Work required: Should a line below contain the word "plain", report it.

Provided material:
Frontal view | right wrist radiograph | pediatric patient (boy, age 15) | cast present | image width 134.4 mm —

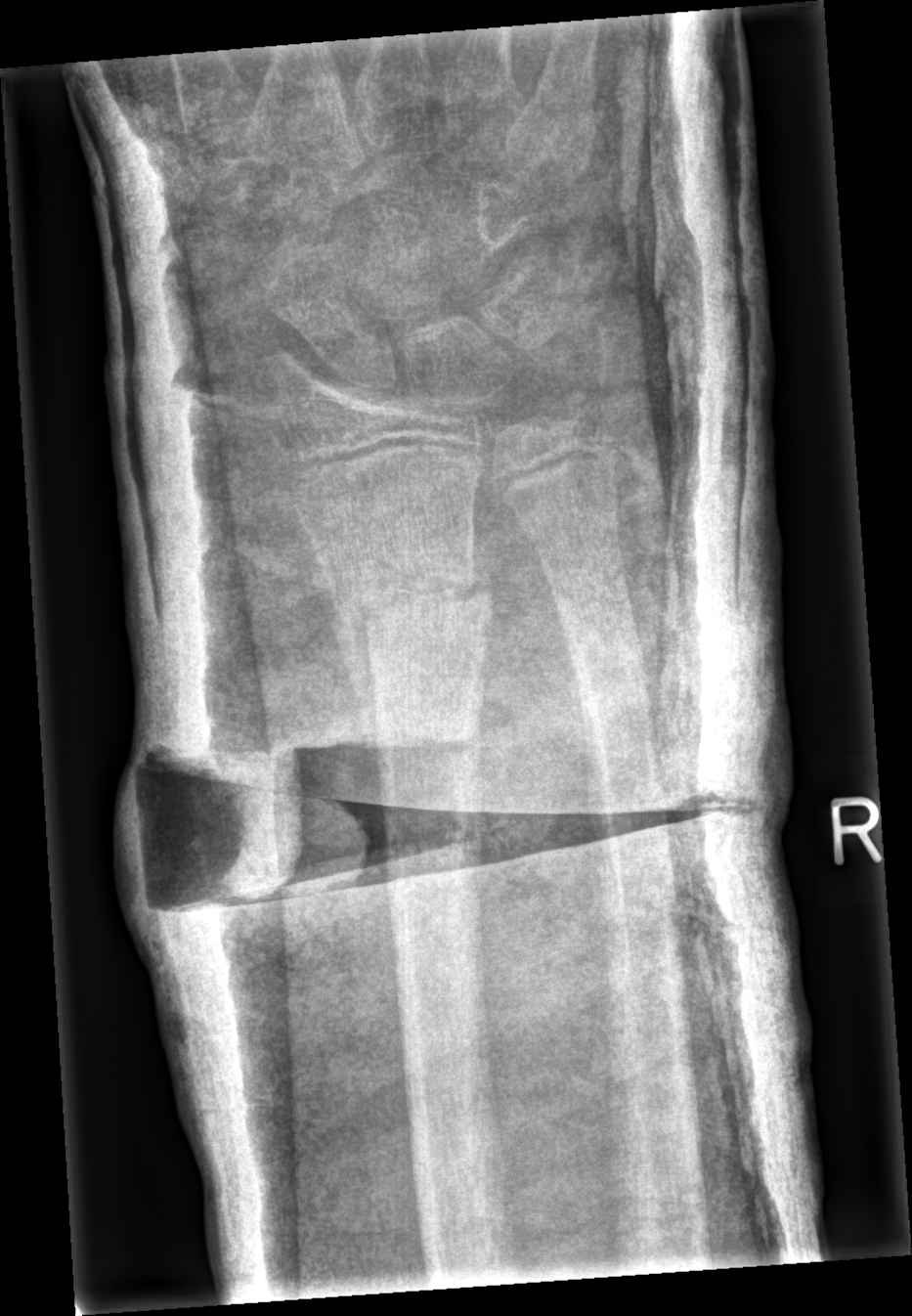 Findings: Periosteal reaction: <330,599>-<385,832>. One Fx at <319,549>-<497,639>.
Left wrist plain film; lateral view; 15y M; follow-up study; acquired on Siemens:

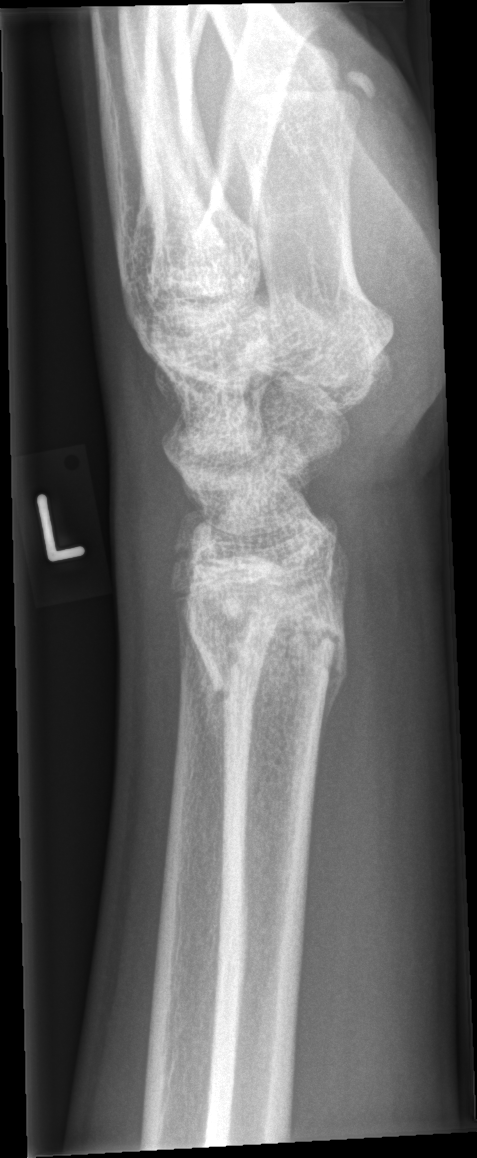
Bone fracture: <173,564>-<354,714>. Periosteal new bone — <189,632>-<227,822>, <317,631>-<348,757>.
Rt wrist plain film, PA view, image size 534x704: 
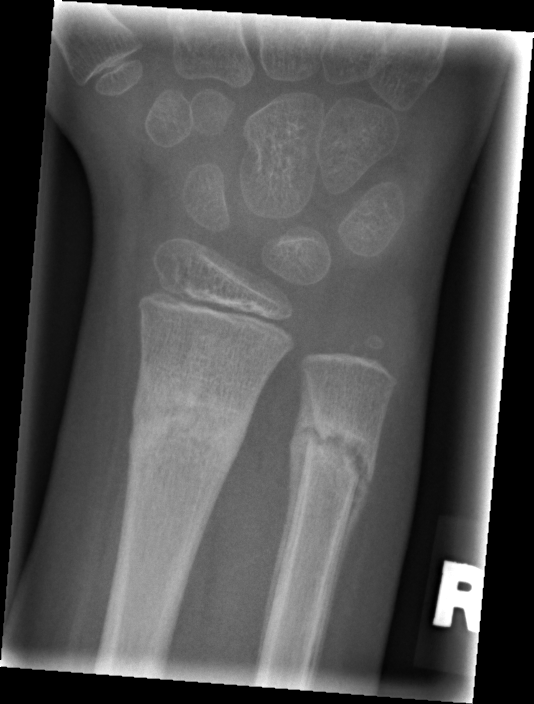 FINDINGS — Osteopenic. Fracture: 126 369 256 469 | 297 411 378 501. Fracture classified AO/OTA 23r-M/2.1; 23u-M/3.1. Periosteal reaction — 256 372 315 672 | 304 469 374 682.
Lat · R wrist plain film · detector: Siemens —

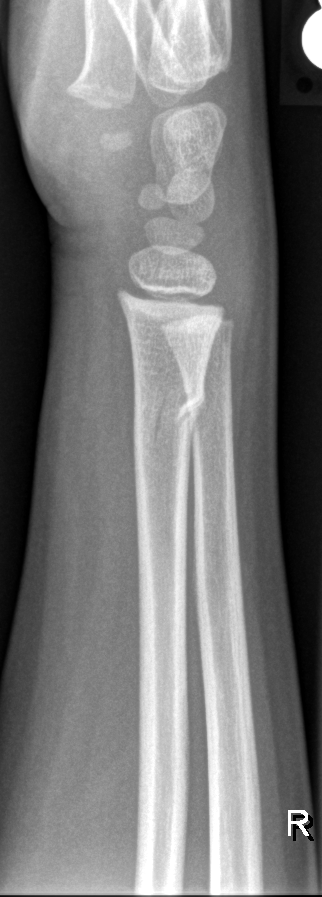
AO/OTA = 23r-M/2.1
Fx = (left=129, top=379, right=209, bottom=447)
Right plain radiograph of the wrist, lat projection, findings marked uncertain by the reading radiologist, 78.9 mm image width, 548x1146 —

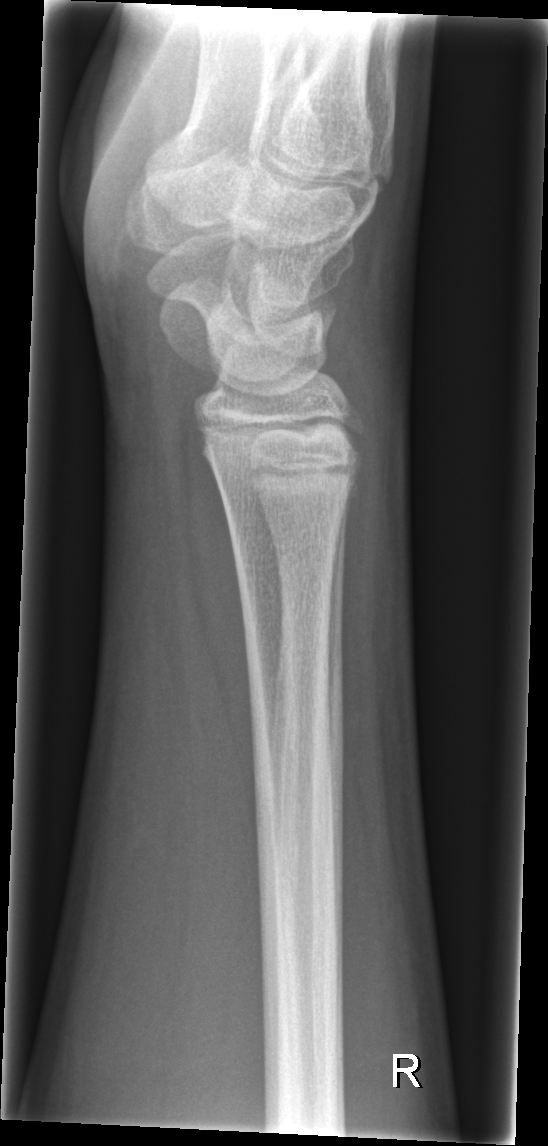
  fracture: none labeled
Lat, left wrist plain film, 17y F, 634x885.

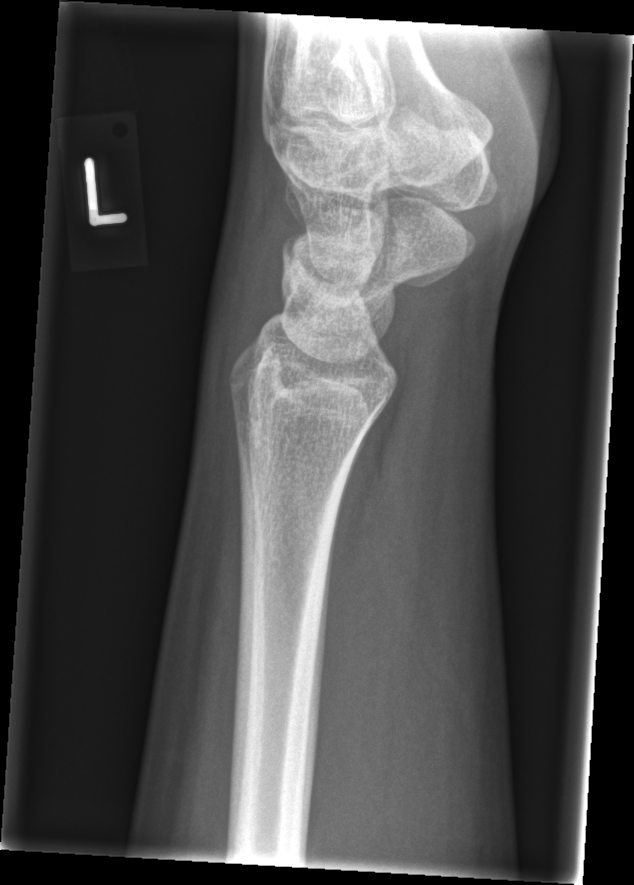
Findings: No fracture bounding box.
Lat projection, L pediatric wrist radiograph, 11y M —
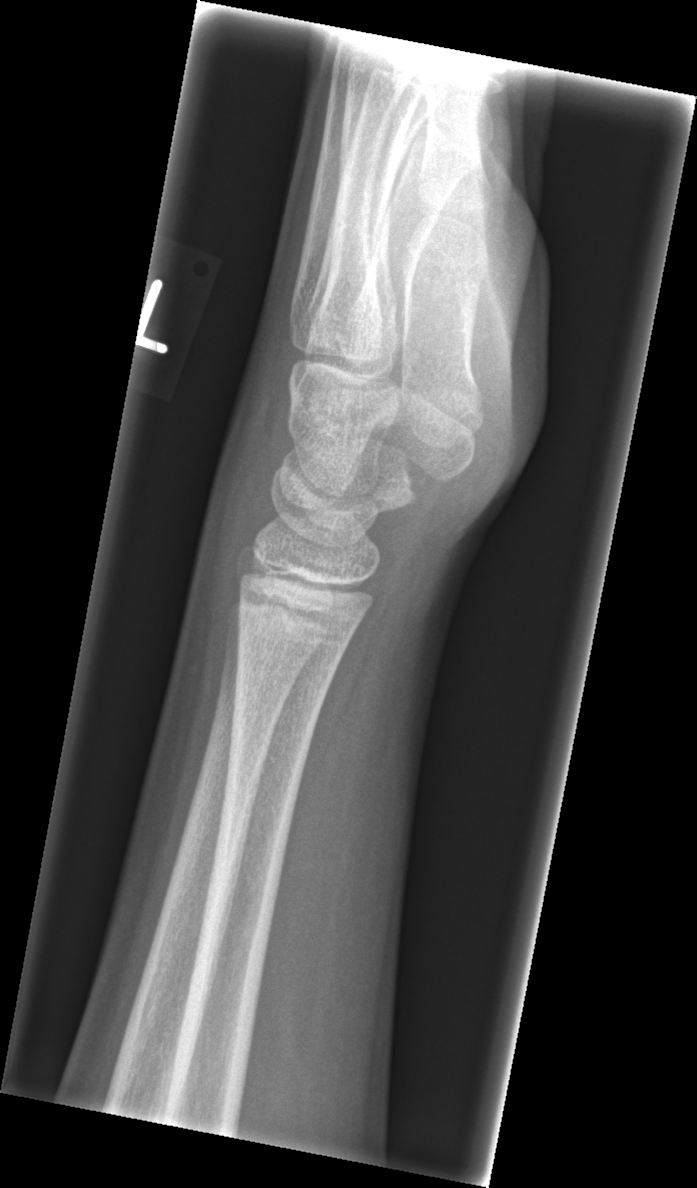
Fx = none labeled
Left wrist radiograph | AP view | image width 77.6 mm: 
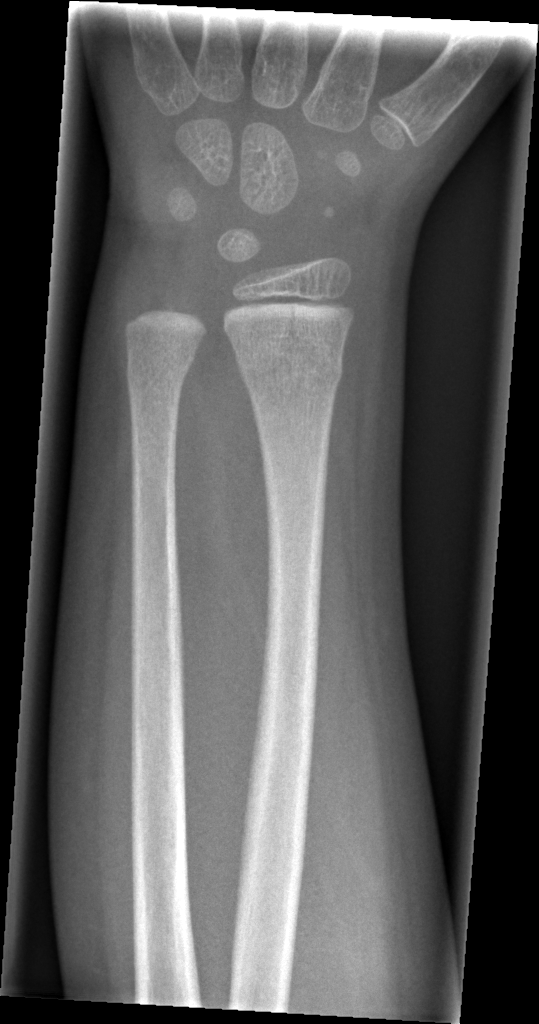

{
  "fracture": "2 @ (232, 342, 347, 396) (125, 350, 197, 394)",
  "ao": "23-M/2.1"
}

Expected answer:
Left wrist plain film; lateral view; 15y M; follow-up study; acquired on Siemens:
Rt wrist plain film, PA view, image size 534x704: 
Lat · R wrist plain film · detector: Siemens —
Right plain radiograph of the wrist, lat projection, findings marked uncertain by the reading radiologist, 78.9 mm image width, 548x1146 —
Lat, left wrist plain film, 17y F, 634x885.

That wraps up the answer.